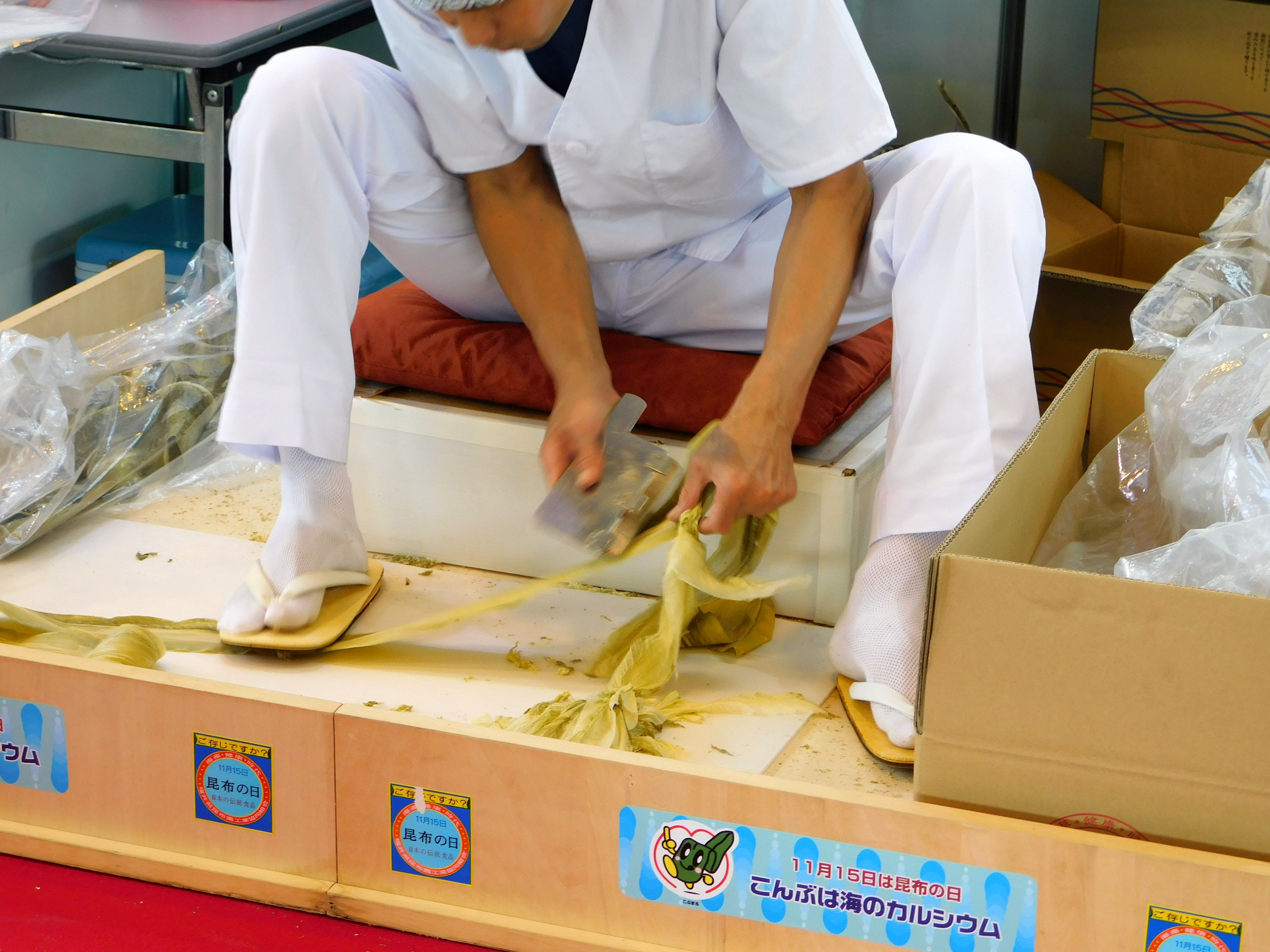 おぼろ昆布の加工、昆布かきの実演、敦賀観光物産フェアにて。
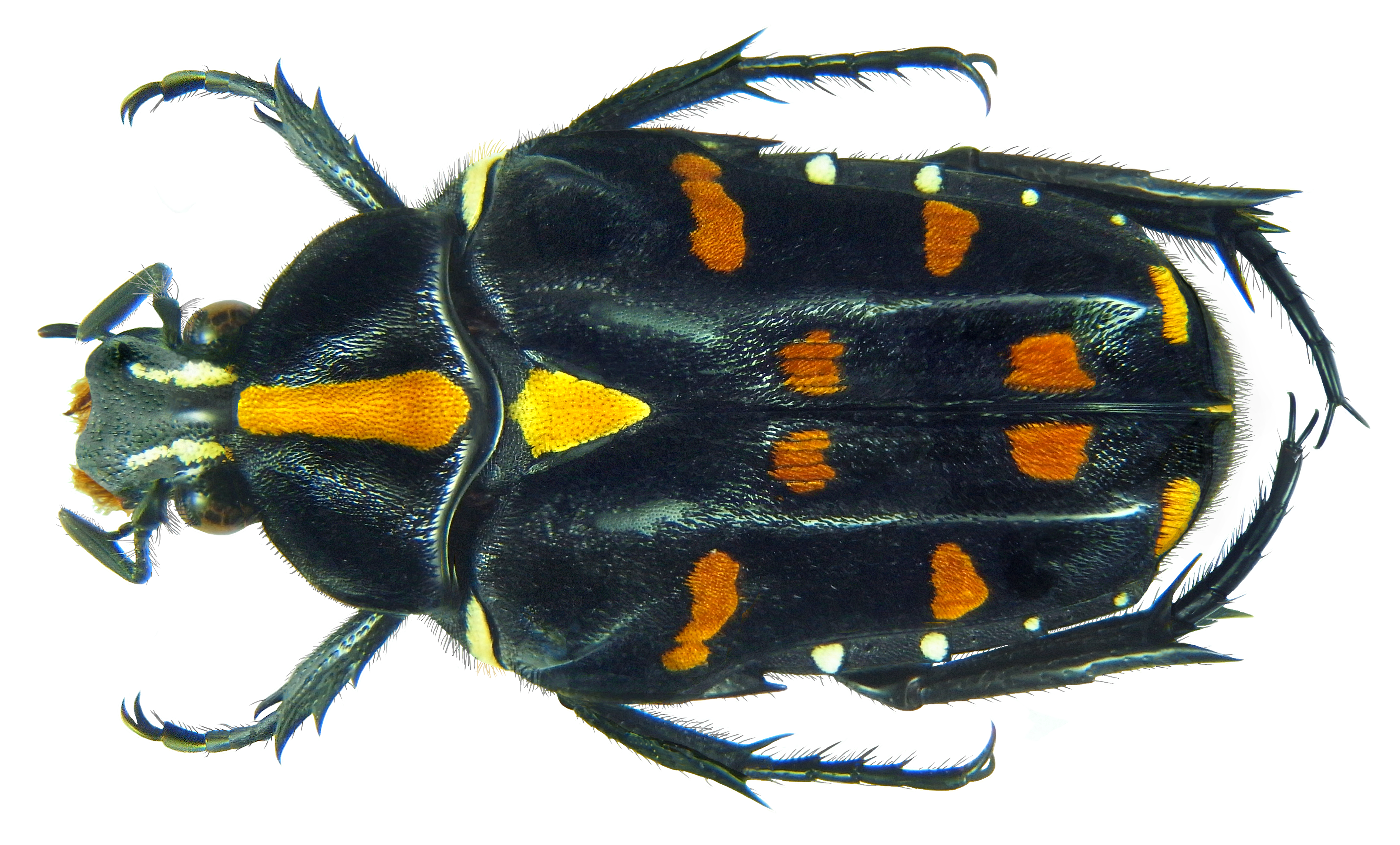 Familie: Scarabaeidae Groesse: 21 mm (17,6-21,6 mm) Verbreitung: Sulawesi Fundort: Indoensien, Sulawesi, Palu leg. local collectors, 4.IX.2002; det. U.Schmidt, 2013 Photo: U.Schmidt, 2013
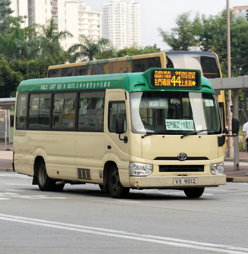 中文（香港）: 新界區專線小巴44線，正途經海珠路前往屯門碼頭
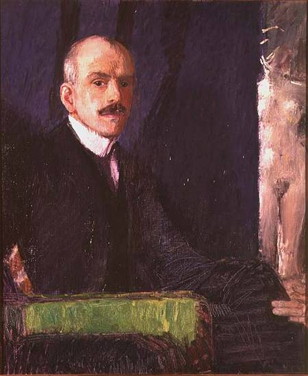 Self-portrait

════════════════

Assigned task —
Omit the pictures and write out the remaining data exactly.

Output for this task —
 おぼろ昆布の加工、昆布かきの実演、敦賀観光物産フェアにて。
 Familie: Scarabaeidae Groesse: 21 mm (17,6-21,6 mm) Verbreitung: Sulawesi Fundort: Indoensien, Sulawesi, Palu leg. local collectors, 4.IX.2002; det. U.Schmidt, 2013 Photo: U.Schmidt, 2013
 中文（香港）: 新界區專線小巴44線，正途經海珠路前往屯門碼頭
 Self-portrait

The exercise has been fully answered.